Posted by Beth Allen Granich at 9:44 PM 0 comments
Living in the House that God built............
Okay...so I have a story for you.....
Somewhere along the way, I seemed to have lost touch with God. As much as that hurts to say, I admit it. BUT I am doing something about it.
I haven't gone to my church in awhile.....and it showed in my life. So, I have been going to The Healing Place on Wednesday's and Sunday's.....and man.....it feels good. I have been going by myself, and I am OK with that. It relaxes me. This past Sunday was amazing.
Pastor Dino was talking about getting distracted from God. Some people may get distracted for a day, a week, a month.....years. I am one of those people. And.....I have had quite the rocky past few years.....and I understand now. So, Pastor Dino...has everyone's head bowed....and he begins to ask everyone who feels like they have been distracted from God to raise their hand.
I DO NOT RAISE MY HAND IN CHURCH......so I didn't.
Something inside me knew it was the last time he was going to ask. And my hand FLEW up......I had no control over it.....it just flew up!!! It was amazing! Then....Pastor Dino asked for everyone who had raised their hand.....to come to the front....my worst nightmare!

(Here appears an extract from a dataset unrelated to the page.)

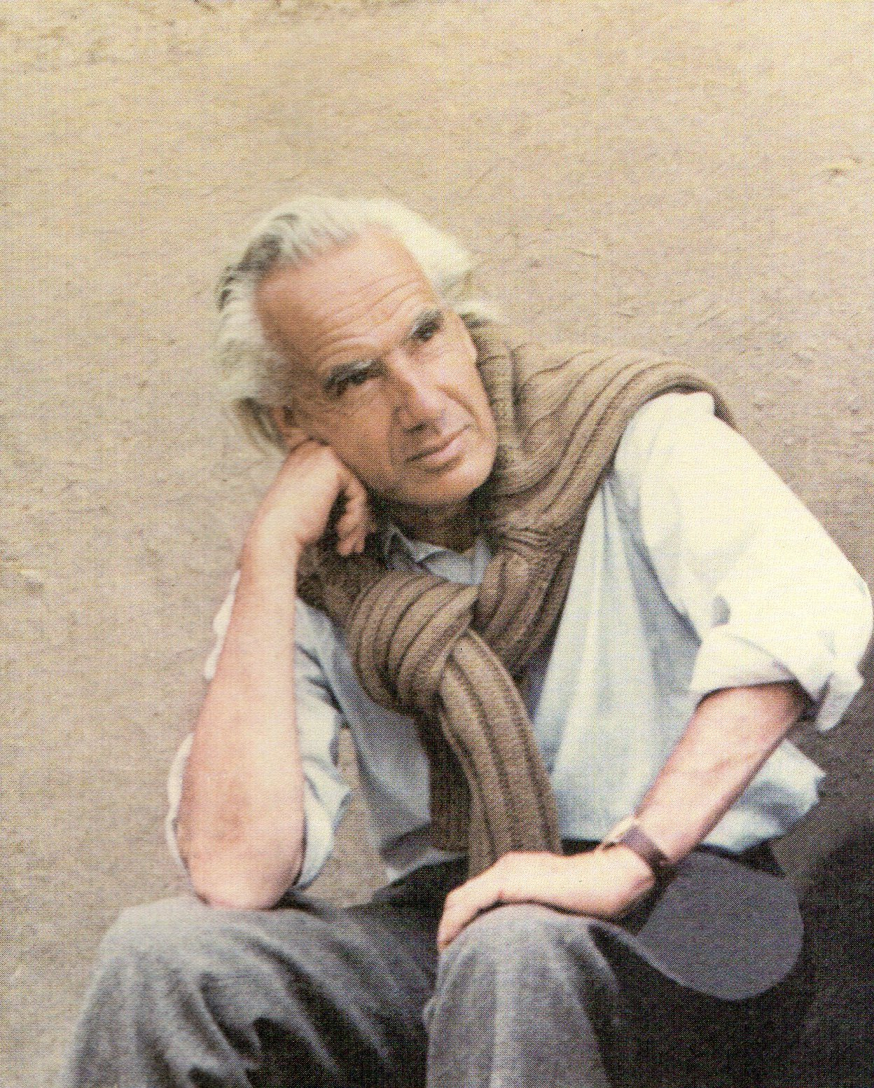 Giancarlo Bartolini Salimbeni verso la fine degli anni Novanta

Yes....I know it's silly but I am deathly afraid of being in front of big groups of people. So....I get up out of my seat...and start working my way up towards the front of the church. My heart is racing at this point....my body keeps moving forward....I feel some resistance in me though...trying to get me to go back to my seat...but I kept moving forward. It was so powerful. Once I got there, there were people standing all around me.....receiving the same prayer that I was. About three quarters of the way through Pastor Dino's prayer.....I feel this massive hand on my back....trembling. And at that moment....I felt all my worry and doubt that I have been feeling leave my body.......this person was praying for me......really and truly....praying...I could feel it....could feel God working through this person I have never met....never even seen...my back was to him. Once the prayer was over.....I have never felt so refreshed in my life!!!!! I turned around....and there was a guy about my age, just looking at me. Kind of saying...."It's okay"......So he held out his hand, said his name was Michael.....
So.....thank you Michael for praying for me!!!!!!!